# Record extracts
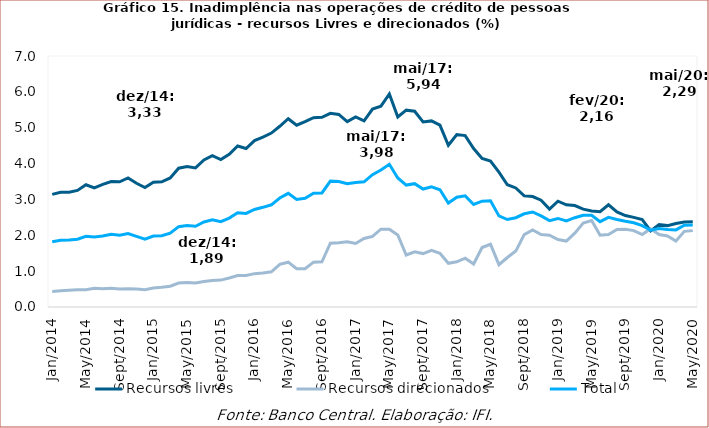
| Category | Recursos livres | Recursos direcionados | Total |
|---|---|---|---|
| 2014-01-01 | 3.14 | 0.43 | 1.82 |
| 2014-02-01 | 3.2 | 0.45 | 1.86 |
| 2014-03-01 | 3.2 | 0.47 | 1.87 |
| 2014-04-01 | 3.25 | 0.48 | 1.89 |
| 2014-05-01 | 3.41 | 0.48 | 1.97 |
| 2014-06-01 | 3.32 | 0.52 | 1.95 |
| 2014-07-01 | 3.42 | 0.51 | 1.98 |
| 2014-08-01 | 3.5 | 0.52 | 2.03 |
| 2014-09-01 | 3.49 | 0.5 | 2 |
| 2014-10-01 | 3.6 | 0.51 | 2.05 |
| 2014-11-01 | 3.45 | 0.5 | 1.97 |
| 2014-12-01 | 3.33 | 0.48 | 1.89 |
| 2015-01-01 | 3.48 | 0.53 | 1.98 |
| 2015-02-01 | 3.49 | 0.55 | 1.99 |
| 2015-03-01 | 3.6 | 0.58 | 2.06 |
| 2015-04-01 | 3.87 | 0.67 | 2.24 |
| 2015-05-01 | 3.92 | 0.68 | 2.27 |
| 2015-06-01 | 3.88 | 0.67 | 2.25 |
| 2015-07-01 | 4.1 | 0.71 | 2.37 |
| 2015-08-01 | 4.22 | 0.74 | 2.43 |
| 2015-09-01 | 4.11 | 0.75 | 2.38 |
| 2015-10-01 | 4.26 | 0.81 | 2.48 |
| 2015-11-01 | 4.49 | 0.88 | 2.63 |
| 2015-12-01 | 4.42 | 0.88 | 2.61 |
| 2016-01-01 | 4.64 | 0.93 | 2.72 |
| 2016-02-01 | 4.74 | 0.95 | 2.78 |
| 2016-03-01 | 4.85 | 0.98 | 2.85 |
| 2016-04-01 | 5.04 | 1.19 | 3.04 |
| 2016-05-01 | 5.25 | 1.25 | 3.17 |
| 2016-06-01 | 5.07 | 1.07 | 3 |
| 2016-07-01 | 5.17 | 1.07 | 3.03 |
| 2016-08-01 | 5.28 | 1.25 | 3.17 |
| 2016-09-01 | 5.29 | 1.26 | 3.18 |
| 2016-10-01 | 5.4 | 1.78 | 3.51 |
| 2016-11-01 | 5.37 | 1.79 | 3.5 |
| 2016-12-01 | 5.17 | 1.82 | 3.44 |
| 2017-01-01 | 5.3 | 1.77 | 3.47 |
| 2017-02-01 | 5.19 | 1.91 | 3.49 |
| 2017-03-01 | 5.52 | 1.97 | 3.69 |
| 2017-04-01 | 5.6 | 2.17 | 3.82 |
| 2017-05-01 | 5.94 | 2.17 | 3.98 |
| 2017-06-01 | 5.3 | 2.01 | 3.6 |
| 2017-07-01 | 5.49 | 1.45 | 3.4 |
| 2017-08-01 | 5.46 | 1.54 | 3.44 |
| 2017-09-01 | 5.16 | 1.49 | 3.29 |
| 2017-10-01 | 5.19 | 1.58 | 3.35 |
| 2017-11-01 | 5.07 | 1.5 | 3.27 |
| 2017-12-01 | 4.51 | 1.22 | 2.9 |
| 2018-01-01 | 4.81 | 1.26 | 3.06 |
| 2018-02-01 | 4.78 | 1.36 | 3.1 |
| 2018-03-01 | 4.42 | 1.2 | 2.86 |
| 2018-04-01 | 4.14 | 1.66 | 2.95 |
| 2018-05-01 | 4.07 | 1.75 | 2.96 |
| 2018-06-01 | 3.76 | 1.18 | 2.54 |
| 2018-07-01 | 3.41 | 1.38 | 2.44 |
| 2018-08-01 | 3.32 | 1.56 | 2.49 |
| 2018-09-01 | 3.1 | 2.02 | 2.6 |
| 2018-10-01 | 3.08 | 2.15 | 2.65 |
| 2018-11-01 | 2.98 | 2.02 | 2.54 |
| 2018-12-01 | 2.73 | 2 | 2.41 |
| 2019-01-01 | 2.95 | 1.88 | 2.47 |
| 2019-02-01 | 2.85 | 1.84 | 2.4 |
| 2019-03-01 | 2.83 | 2.06 | 2.49 |
| 2019-04-01 | 2.73 | 2.34 | 2.56 |
| 2019-05-01 | 2.68 | 2.41 | 2.56 |
| 2019-06-01 | 2.66 | 2 | 2.38 |
| 2019-07-01 | 2.85 | 2.02 | 2.5 |
| 2019-08-01 | 2.65 | 2.16 | 2.44 |
| 2019-09-01 | 2.55 | 2.17 | 2.39 |
| 2019-10-01 | 2.5 | 2.13 | 2.35 |
| 2019-11-01 | 2.44 | 2.02 | 2.27 |
| 2019-12-01 | 2.12 | 2.18 | 2.14 |
| 2020-01-01 | 2.3 | 2.02 | 2.19 |
| 2020-02-01 | 2.27 | 1.98 | 2.16 |
| 2020-03-01 | 2.33 | 1.84 | 2.15 |
| 2020-04-01 | 2.37 | 2.11 | 2.28 |
| 2020-05-01 | 2.38 | 2.13 | 2.29 |
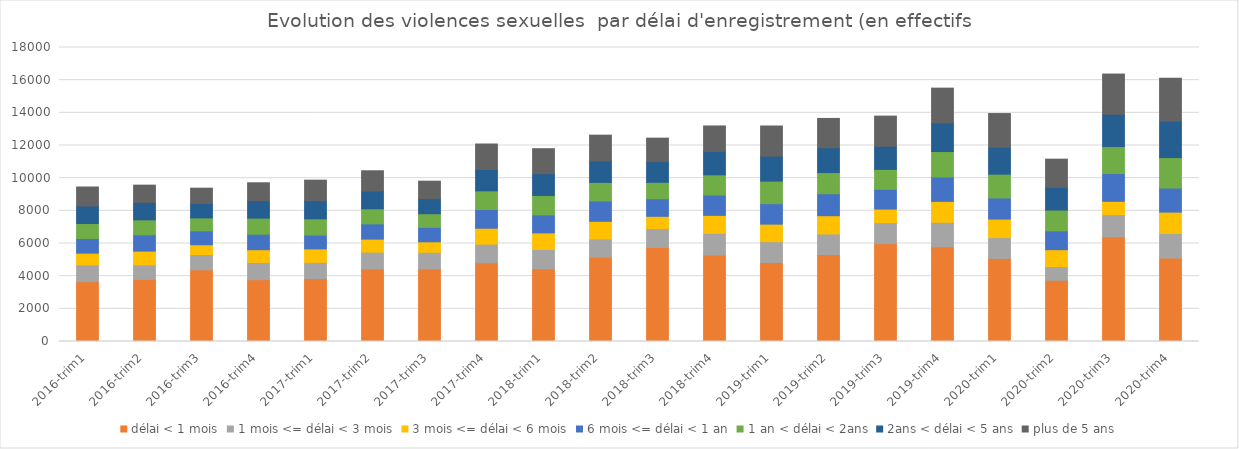
| Category | délai < 1 mois | 1 mois <= délai < 3 mois | 3 mois <= délai < 6 mois | 6 mois <= délai < 1 an | 1 an < délai < 2ans | 2ans < délai < 5 ans | plus de 5 ans |
|---|---|---|---|---|---|---|---|
| 2016-trim1 | 3663 | 1018 | 729 | 891 | 921 | 1076 | 1161 |
| 2016-trim2 | 3802 | 892 | 841 | 998 | 915 | 1067 | 1057 |
| 2016-trim3 | 4390 | 938 | 595 | 852 | 791 | 890 | 931 |
| 2016-trim4 | 3784 | 1058 | 777 | 948 | 987 | 1064 | 1100 |
| 2017-trim1 | 3854 | 990 | 826 | 844 | 996 | 1108 | 1260 |
| 2017-trim2 | 4447 | 1026 | 795 | 935 | 922 | 1085 | 1243 |
| 2017-trim3 | 4442 | 1021 | 641 | 884 | 835 | 927 | 1066 |
| 2017-trim4 | 4814 | 1144 | 977 | 1145 | 1143 | 1307 | 1561 |
| 2018-trim1 | 4452 | 1180 | 1018 | 1100 | 1191 | 1333 | 1530 |
| 2018-trim2 | 5166 | 1110 | 1083 | 1245 | 1136 | 1316 | 1576 |
| 2018-trim3 | 5753 | 1160 | 751 | 1078 | 1004 | 1262 | 1442 |
| 2018-trim4 | 5291 | 1332 | 1100 | 1242 | 1239 | 1425 | 1568 |
| 2019-trim1 | 4839 | 1272 | 1074 | 1254 | 1381 | 1530 | 1844 |
| 2019-trim2 | 5327 | 1257 | 1117 | 1344 | 1300 | 1518 | 1794 |
| 2019-trim3 | 5989 | 1282 | 839 | 1209 | 1218 | 1416 | 1846 |
| 2019-trim4 | 5798 | 1500 | 1281 | 1494 | 1557 | 1752 | 2130 |
| 2020-trim1 | 5088 | 1272 | 1136 | 1292 | 1457 | 1653 | 2058 |
| 2020-trim2 | 3747 | 842 | 1033 | 1152 | 1273 | 1388 | 1727 |
| 2020-trim3 | 6412 | 1356 | 817 | 1697 | 1654 | 1976 | 2462 |
| 2020-trim4 | 5111 | 1502 | 1308 | 1473 | 1867 | 2219 | 2634 |
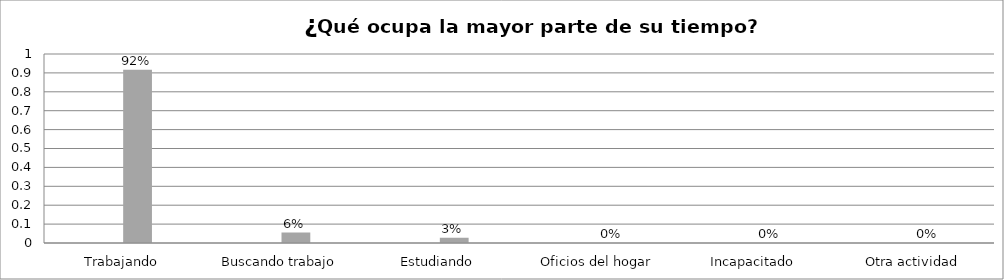
| Category | Series 0 | Series 1 | Series 2 | Series 3 |
|---|---|---|---|---|
| Trabajando |  |  | 0.917 |  |
| Buscando trabajo |  |  | 0.056 |  |
| Estudiando |  |  | 0.028 |  |
| Oficios del hogar |  |  | 0 |  |
| Incapacitado  |  |  | 0 |  |
| Otra actividad |  |  | 0 |  |
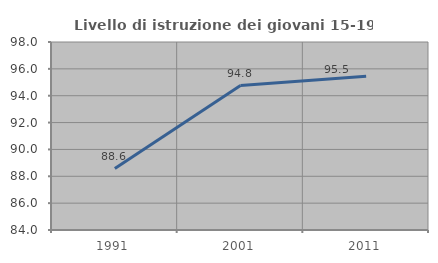
| Category | Livello di istruzione dei giovani 15-19 anni |
|---|---|
| 1991.0 | 88.571 |
| 2001.0 | 94.754 |
| 2011.0 | 95.455 |
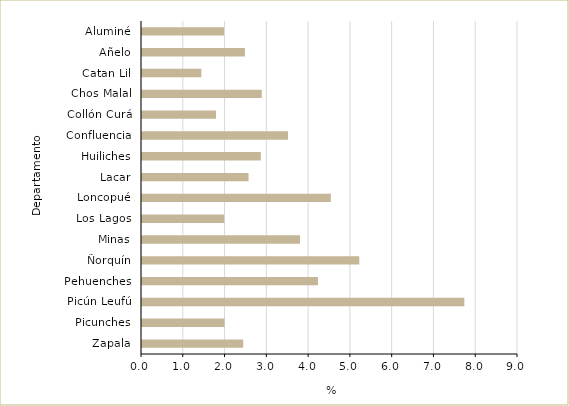
| Category | Series 0 |
|---|---|
| Aluminé | 1.964 |
| Añelo | 2.464 |
| Catan Lil | 1.42 |
| Chos Malal | 2.867 |
| Collón Curá | 1.772 |
| Confluencia | 3.495 |
| Huiliches | 2.845 |
| Lacar | 2.551 |
| Loncopué | 4.52 |
| Los Lagos | 1.969 |
| Minas | 3.783 |
| Ñorquín | 5.201 |
| Pehuenches | 4.212 |
| Picún Leufú | 7.716 |
| Picunches | 1.975 |
| Zapala | 2.423 |
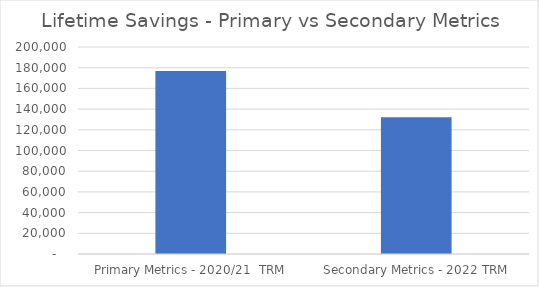
| Category | Series 0 |
|---|---|
| Primary Metrics - 2020/21  TRM | 176796.176 |
| Secondary Metrics - 2022 TRM | 132152.087 |
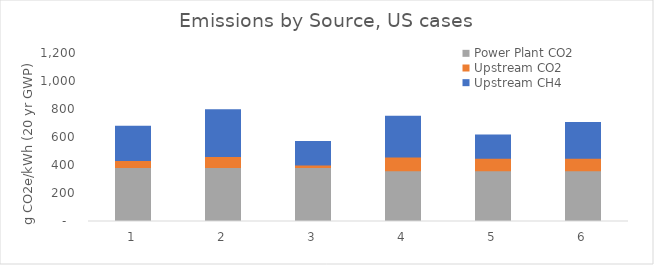
| Category | Power Plant CO2 | Upstream CO2 | Upstream CH4 |
|---|---|---|---|
| 1.0 | 386.243 | 48.927 | 245.965 |
| 2.0 | 386.243 | 77.19 | 335.555 |
| 3.0 | 386.243 | 17.954 | 166.734 |
| 4.0 | 363.237 | 97.07 | 291.329 |
| 5.0 | 363.237 | 89.229 | 164.754 |
| 6.0 | 363.237 | 88.847 | 255.742 |
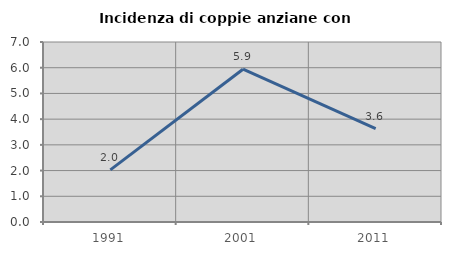
| Category | Incidenza di coppie anziane con figli |
|---|---|
| 1991.0 | 2.025 |
| 2001.0 | 5.941 |
| 2011.0 | 3.627 |
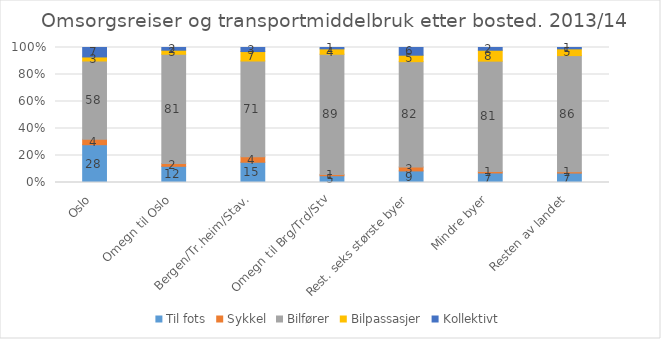
| Category | Til fots | Sykkel | Bilfører | Bilpassasjer | Kollektivt |
|---|---|---|---|---|---|
| Oslo | 28 | 4 | 58 | 3 | 7 |
| Omegn til Oslo | 12 | 2 | 81 | 3 | 2 |
| Bergen/Tr.heim/Stav. | 15 | 4 | 71 | 7 | 3 |
| Omegn til Brg/Trd/Stv | 5 | 1 | 89 | 4 | 1 |
| Rest. seks største byer | 9 | 3 | 82 | 5 | 6 |
| Mindre byer | 7 | 1 | 81 | 8 | 2 |
| Resten av landet | 7 | 1 | 86 | 5 | 1 |
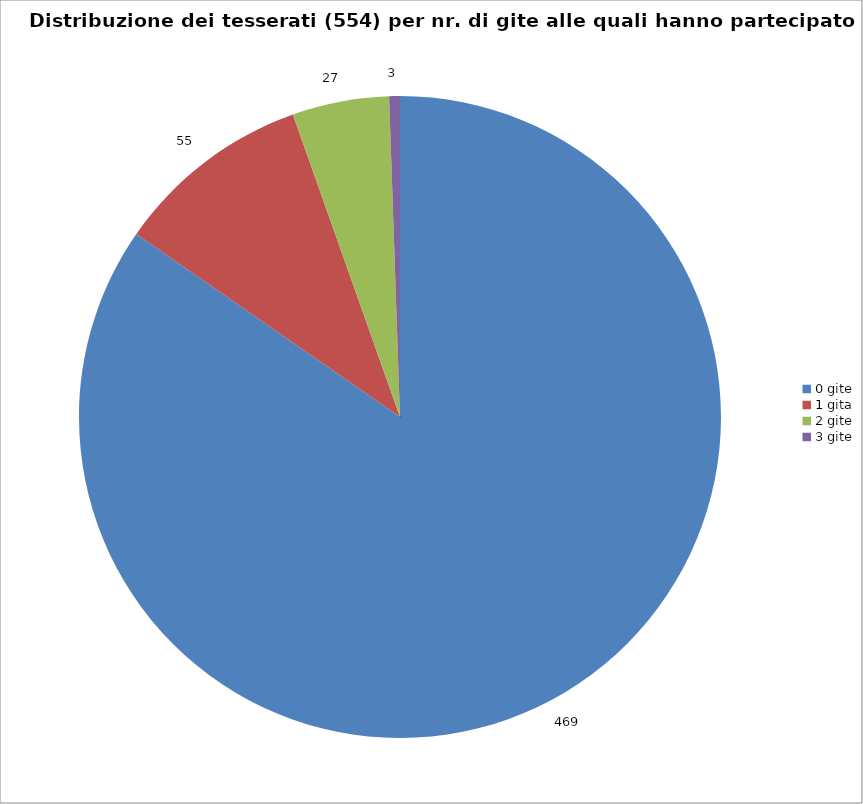
| Category | Nr. Tesserati |
|---|---|
| 0 gite | 469 |
| 1 gita | 55 |
| 2 gite | 27 |
| 3 gite | 3 |

# Exercise
Copy every line of the entries in which "byer" can be found.

# Your solution
| Rest. seks største byer | 9 | 3 | 82 | 5 | 6 |
| Mindre byer | 7 | 1 | 81 | 8 | 2 |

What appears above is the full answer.